報道によると、2023年の部内ミーティングで、選手たち自らが「総体やサッカーなど他のスポーツの開会式では手を振っているのになぜ野球だけが違うのか」という疑問を持ち、開会式の要項を確認してルール上問題がないことを確認した上で、24年の県大会から実行に移したそうです。
この入場は全国的に大きな反響を呼び、多くの共感と賛同の声が寄せられました。しかし、青森県高野連は「高校野球の伝統的な入場行進を残すべき」として、今後そのような入場をおこなわないよう学校側に呼びかけ事実上の是正指導をおこないました。理由は、青森県高野連が加盟校にアンケートをとった結果、「伝統維持」を支持する声が多数派だったからです。
全国的には好意をもって受け入れられたにもかかわらず、実際に隣で一緒に行進する立場の他校からすれば、「1校だけ違う振る舞いをすることへの違和感」や「積み上げてきた伝統を崩すことへの抵抗感」のほうが強かったわけです。
しかしその後、聖愛高校野球部は優れたスポーツマンシップを発揮した個人や団体に贈られる「日本スポーツマンシップ大賞2025」(発起人は川淵三郎氏)の「ヤングジェネレーション賞」を受賞しました。
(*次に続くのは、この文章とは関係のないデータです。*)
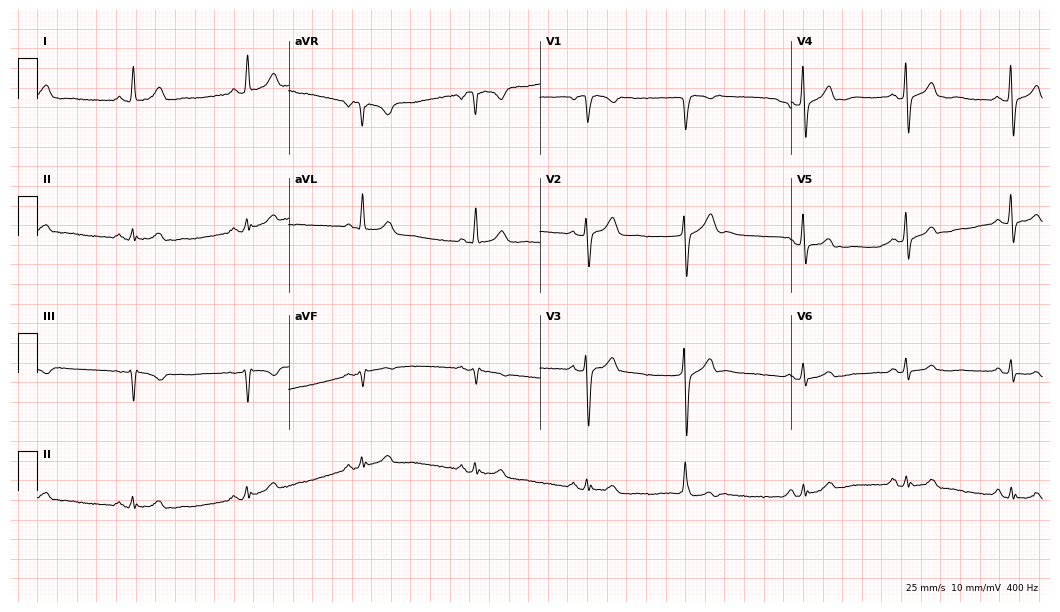
Electrocardiogram (10.2-second recording at 400 Hz), a male, 66 years old. Overall reading on record: normal ECG.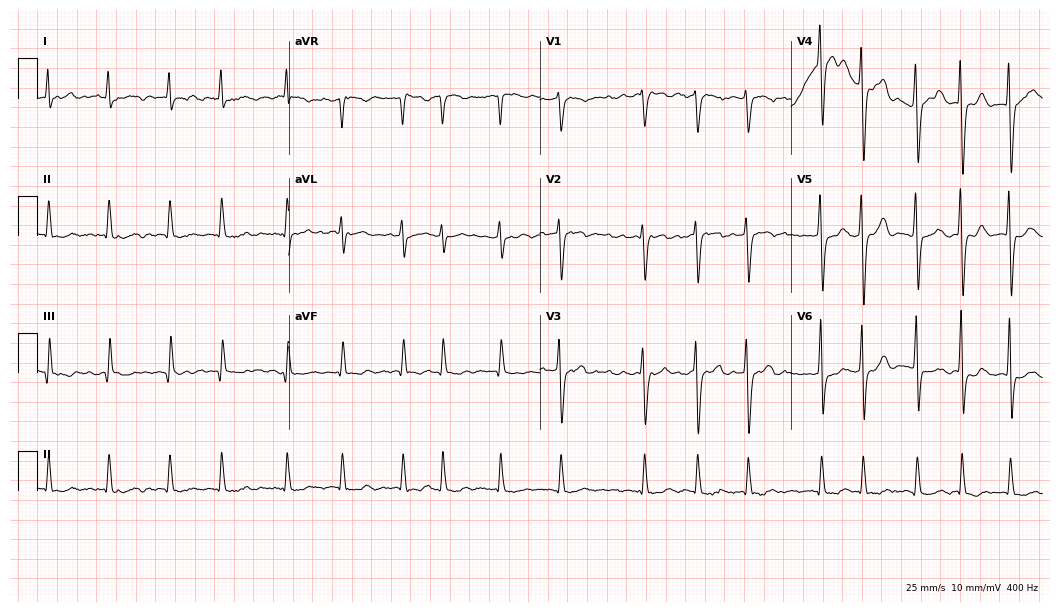
12-lead ECG from a man, 76 years old (10.2-second recording at 400 Hz). No first-degree AV block, right bundle branch block, left bundle branch block, sinus bradycardia, atrial fibrillation or sinus tachycardia recorded for this tracing. Other findings, if any, are not listed.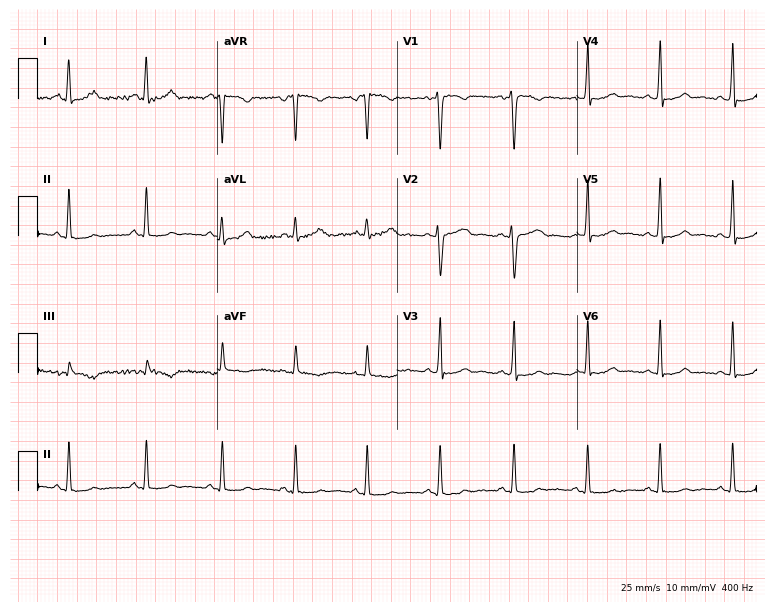
12-lead ECG (7.3-second recording at 400 Hz) from a 22-year-old woman. Screened for six findings — first-degree AV block, right bundle branch block, left bundle branch block, sinus bradycardia, atrial fibrillation, sinus tachycardia — none is recorded. Other findings, if any, are not listed.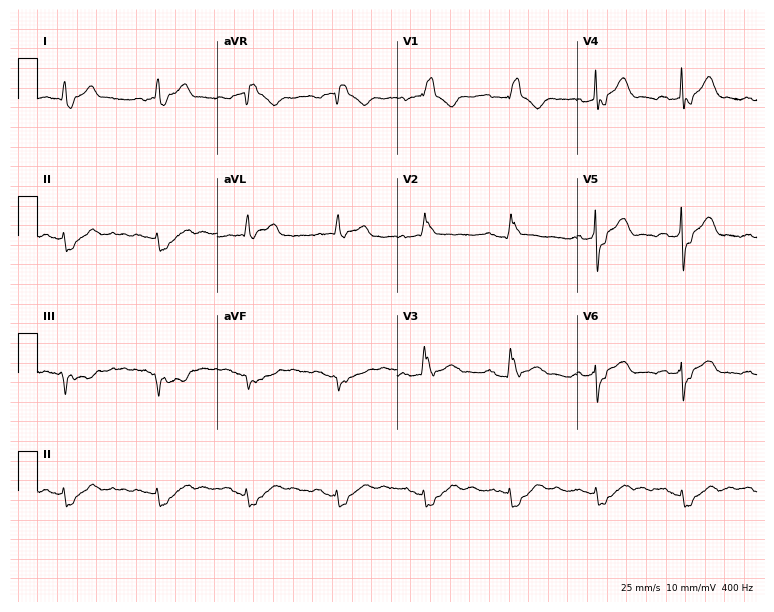
ECG (7.3-second recording at 400 Hz) — a man, 81 years old. Findings include first-degree AV block, right bundle branch block.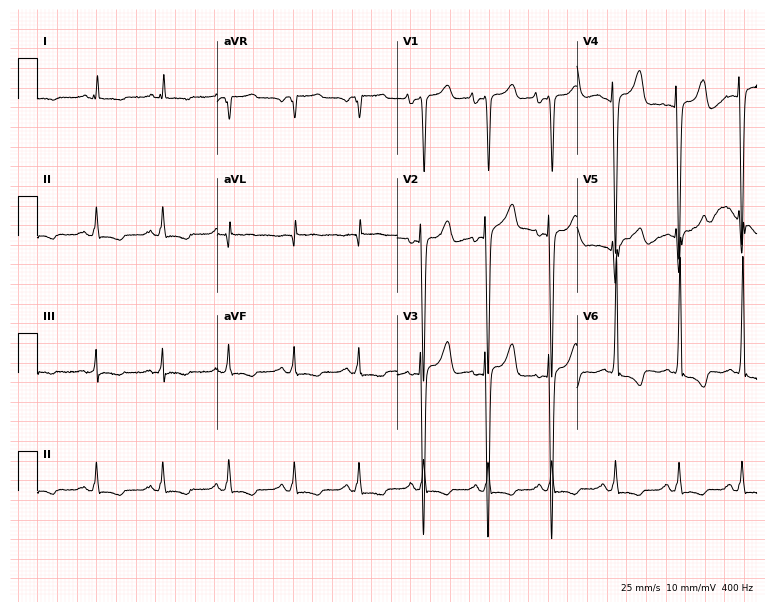
Standard 12-lead ECG recorded from a male patient, 69 years old. None of these six findings is recorded: first-degree AV block, right bundle branch block, left bundle branch block, sinus bradycardia, atrial fibrillation, sinus tachycardia. Only these six findings were labelled.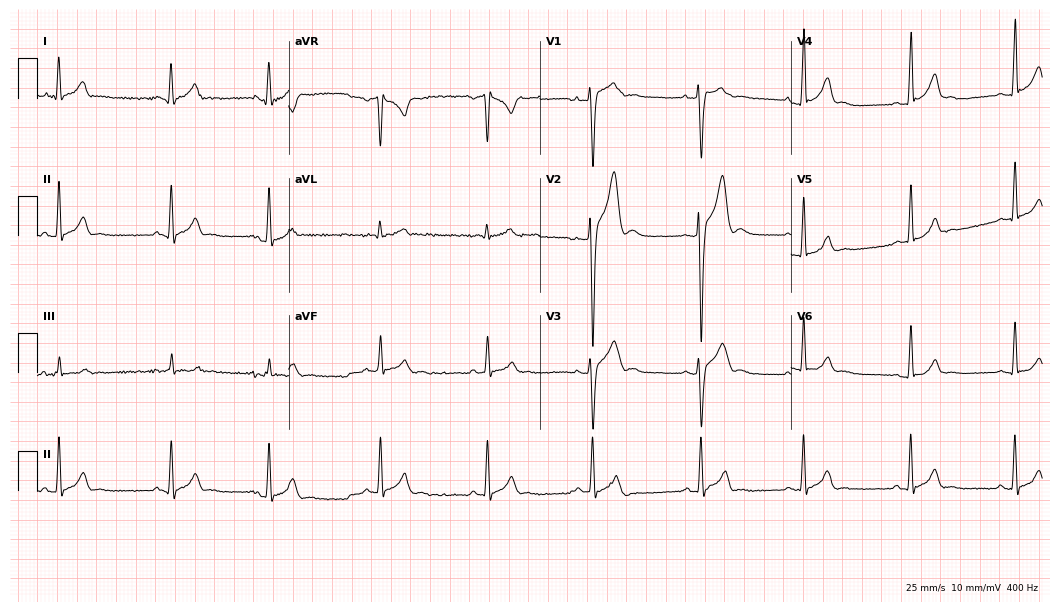
12-lead ECG (10.2-second recording at 400 Hz) from a male, 18 years old. Screened for six findings — first-degree AV block, right bundle branch block, left bundle branch block, sinus bradycardia, atrial fibrillation, sinus tachycardia — none is recorded.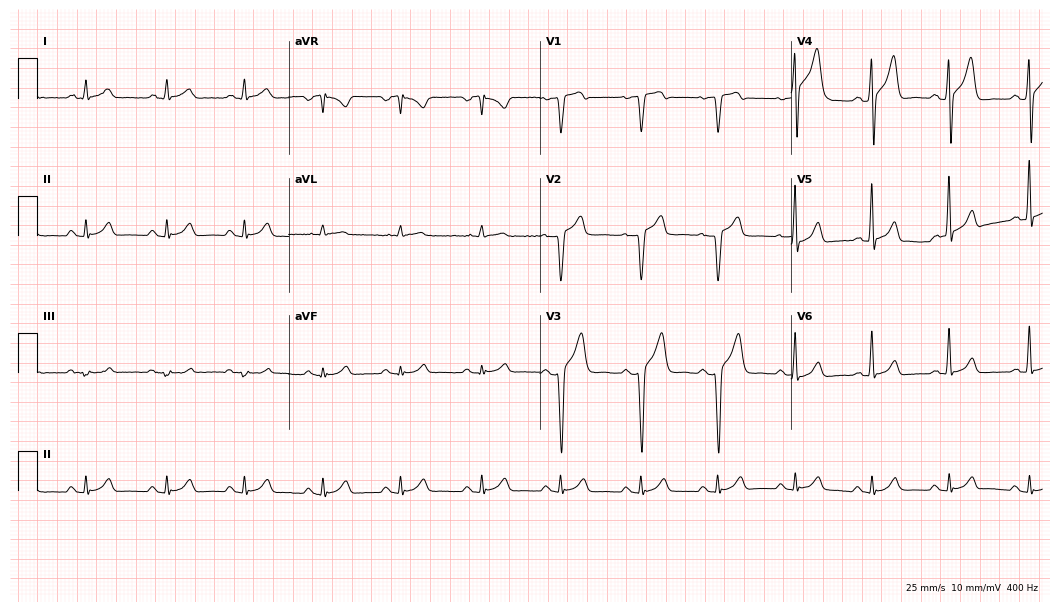
Electrocardiogram, a male patient, 48 years old. Of the six screened findings (first-degree AV block, right bundle branch block, left bundle branch block, sinus bradycardia, atrial fibrillation, sinus tachycardia), none is recorded.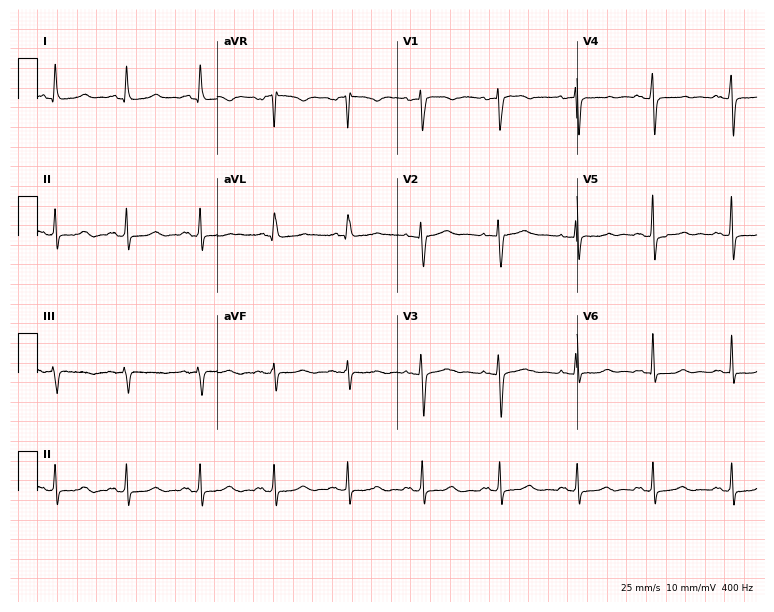
ECG — a 47-year-old female. Screened for six findings — first-degree AV block, right bundle branch block, left bundle branch block, sinus bradycardia, atrial fibrillation, sinus tachycardia — none is recorded. Findings outside these six are not listed.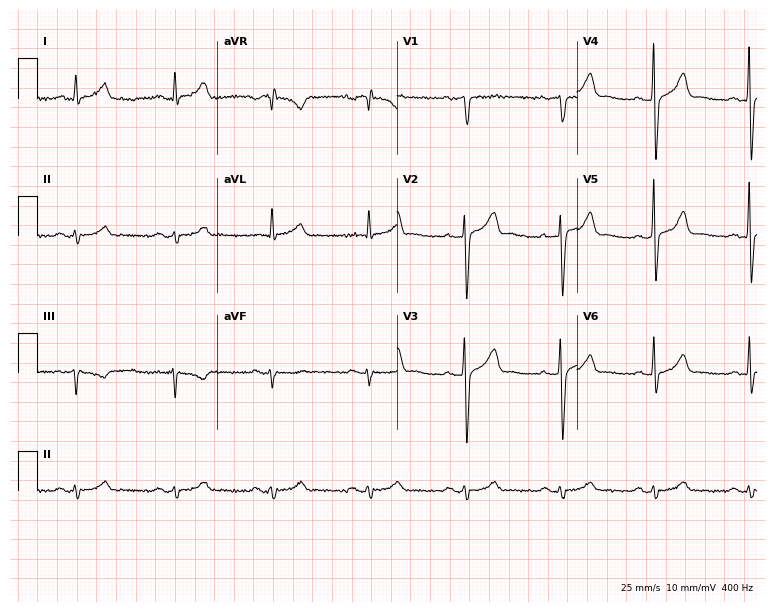
ECG (7.3-second recording at 400 Hz) — a 55-year-old male patient. Screened for six findings — first-degree AV block, right bundle branch block, left bundle branch block, sinus bradycardia, atrial fibrillation, sinus tachycardia — none is recorded.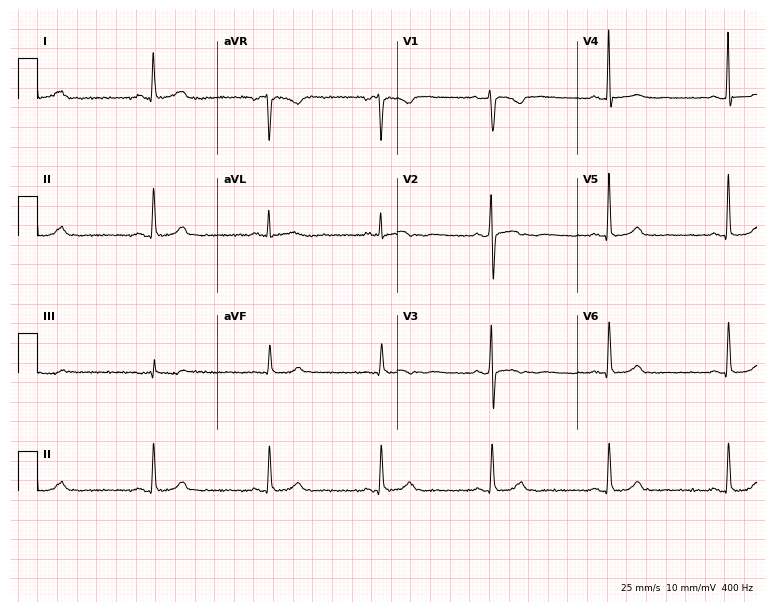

受賞理由は「高校野球の入場行進の習慣に疑問を持ち、選手たちが自ら平和的な入場行進を考えた」という点でした。
「伝統だから続ける」でいいのか?
以上、歴史を振り返りながら見てきました。私は、若人が日頃の努力の成果を発揮するハレの舞台なのだから、国民スポーツ大会やオリンピックのように、応援してくれる人たちに笑顔で手を振るなど個性を発揮しながらの入場のほうがいいのではないかと考えます。
軍事教練を土台にした軍隊式行進にどんな教育的意義があるのでしょうか? 価値観や社会のあり方が激変して、個人の個性や主体性や創造性が求められるこの時代に、伝統だから続けるという思考停止のままでいいのでしょうか? 軍隊式行進は、個性や主体性や創造性を押しつぶす価値観の象徴ではないでしょうか?
聖愛高校は勇気あるファーストペンギンであり出る杭でした。こうしたファーストペンギン(出る杭)が日本のあらゆる場で求められています。出る杭を打っていたのでは日本は衰退の一途です。読者の皆さんはどう思いますか?